The material below holds pictures; leave them out and reproduce exactly the lines from the one with "služby | 0.351 |" through the one with "2019 | 0.81 | 0.19 |", inclusive.

BEGIN

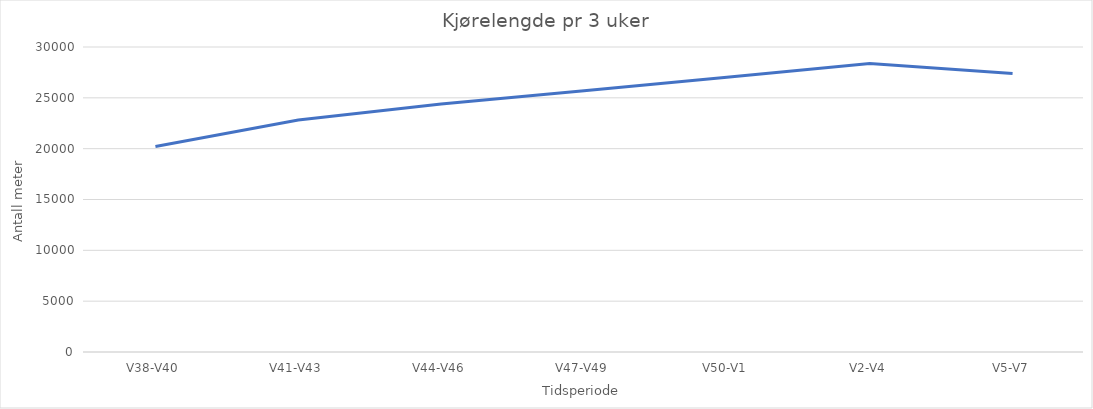
| Category | Kjørelengde pr 3 uker |
|---|---|
| V38-V40 | 20204.407 |
| V41-V43 | 22812.719 |
| V44-V46 | 24394.399 |
| V47-V49 | 25702.315 |
| V50-V1 | 27027.165 |
| V2-V4 | 28384.861 |
| V5-V7 | 27387.024 |
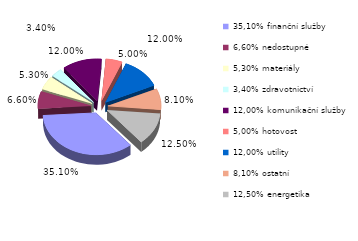
| Category | Series 0 |
|---|---|
| 35,10% finanční služby | 0.351 |
| 6,60% nedostupné | 0.066 |
| 5,30% materiály | 0.053 |
| 3,40% zdravotnictví | 0.034 |
| 12,00% komunikační služby | 0.12 |
| 5,00% hotovost | 0.05 |
| 12,00% utility | 0.12 |
| 8,10% ostatní | 0.081 |
| 12,50% energetika | 0.125 |
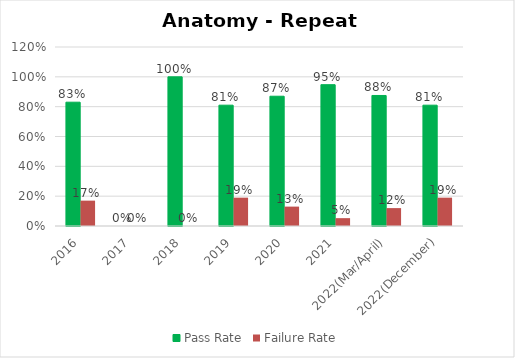
| Category | Pass Rate | Failure Rate |
|---|---|---|
| 2016 | 0.83 | 0.17 |
| 2017 | 0 | 0 |
| 2018 | 1 | 0 |
| 2019 | 0.81 | 0.19 |
| 2020 | 0.87 | 0.13 |
| 2021 | 0.947 | 0.053 |
| 2022(Mar/April) | 0.875 | 0.12 |
| 2022(December) | 0.81 | 0.19 |
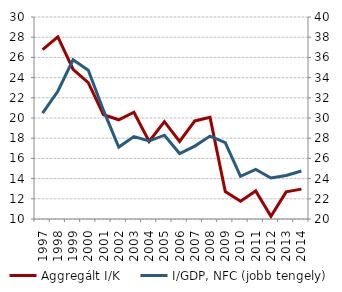
| Category | Aggregált I/K |
|---|---|
| 1997.0 | 26.769 |
| 1998.0 | 28.041 |
| 1999.0 | 24.826 |
| 2000.0 | 23.505 |
| 2001.0 | 20.329 |
| 2002.0 | 19.825 |
| 2003.0 | 20.569 |
| 2004.0 | 17.678 |
| 2005.0 | 19.638 |
| 2006.0 | 17.677 |
| 2007.0 | 19.712 |
| 2008.0 | 20.06 |
| 2009.0 | 12.712 |
| 2010.0 | 11.757 |
| 2011.0 | 12.773 |
| 2012.0 | 10.262 |
| 2013.0 | 12.684 |
| 2014.0 | 12.956 |
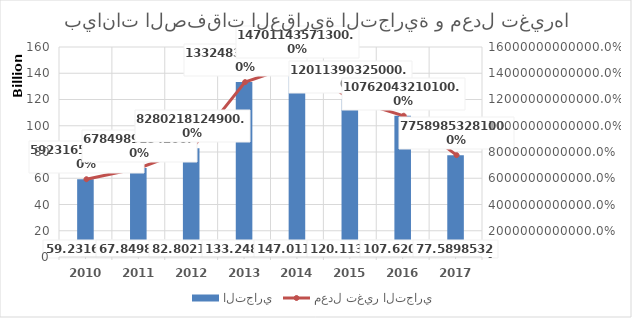
| Category | التجاري |
|---|---|
| 2010 | 42783066807 |
| 2011 | 42676116517 |
| 2012 | 42028900820 |
| 2013 | 53706104925 |
| 2014 | 59343617231 |
| 2015 | 53650903850 |
| 2016 | 45779913933 |
| 2017 | 35105573648 |
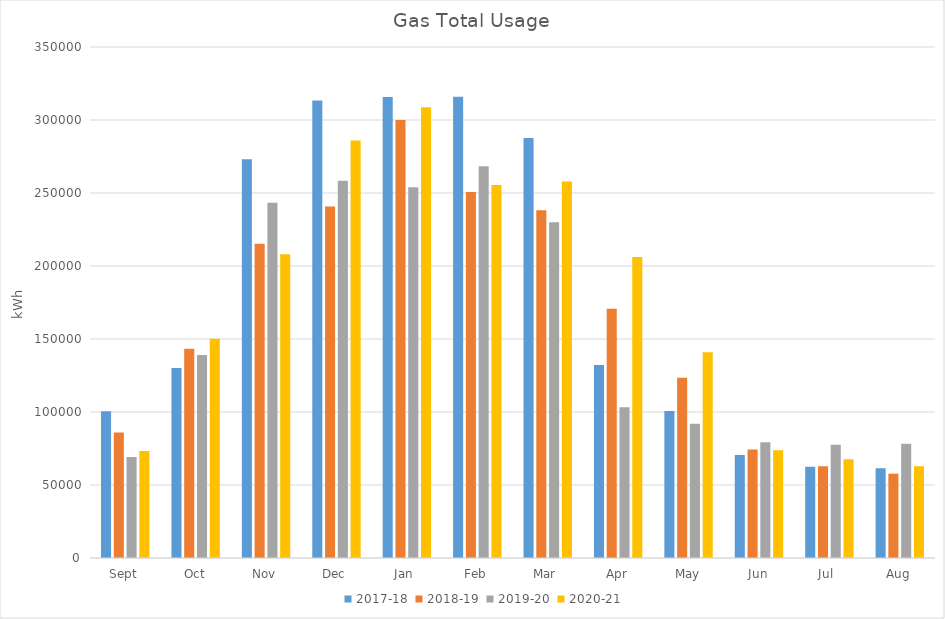
| Category | 2017-18 | 2018-19 | 2019-20 | 2020-21 |
|---|---|---|---|---|
| Sept | 100583 | 85965 | 69109 | 73336 |
| Oct | 130182 | 143238 | 139072 | 150173 |
| Nov | 273091 | 215318 | 243340 | 208070 |
| Dec | 313368 | 240751 | 258362 | 285963 |
| Jan  | 315733 | 299993 | 253869 | 308732 |
| Feb | 315844 | 250638 | 268318 | 255558 |
| Mar  | 287666 | 238148 | 229930 | 257912 |
| Apr | 132212 | 170768 | 103313 | 206212 |
| May | 100770 | 123414 | 91983 | 140970 |
| Jun | 70612 | 74260 | 79240 | 73881 |
| Jul  | 62483 | 62762 | 77614 | 67614 |
| Aug | 61556 | 57759 | 78184 | 62847 |
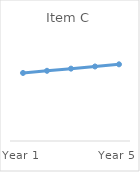
| Category | Item C |
|---|---|
| Year 1 | 0.63 |
| Year 2 | 0.65 |
| Year 3 | 0.67 |
| Year 4 | 0.69 |
| Year 5 | 0.71 |
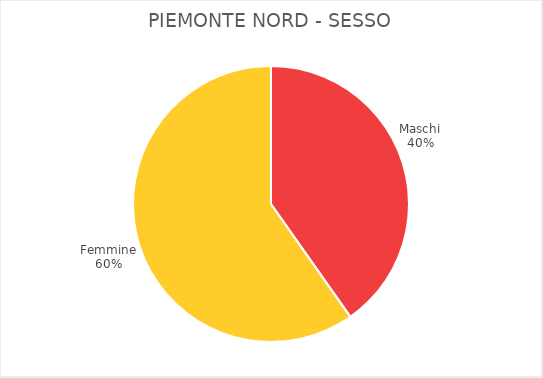
| Category | Piemonte Nord |
|---|---|
| Maschi | 9863 |
| Femmine | 14646 |
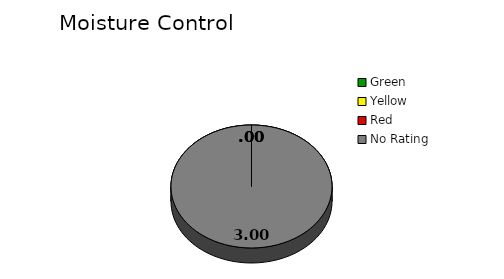
| Category | Counts |
|---|---|
| Green | 0 |
| Yellow | 0 |
| Red | 0 |
| No Rating | 3 |

END

- _RESULT FOR THIS EXERCISE_
| 35,10% finanční služby | 0.351 |
| 6,60% nedostupné | 0.066 |
| 5,30% materiály | 0.053 |
| 3,40% zdravotnictví | 0.034 |
| 12,00% komunikační služby | 0.12 |
| 5,00% hotovost | 0.05 |
| 12,00% utility | 0.12 |
| 8,10% ostatní | 0.081 |
| 12,50% energetika | 0.125 |
| Category | Pass Rate | Failure Rate |
|---|---|---|
| 2016 | 0.83 | 0.17 |
| 2017 | 0 | 0 |
| 2018 | 1 | 0 |
| 2019 | 0.81 | 0.19 |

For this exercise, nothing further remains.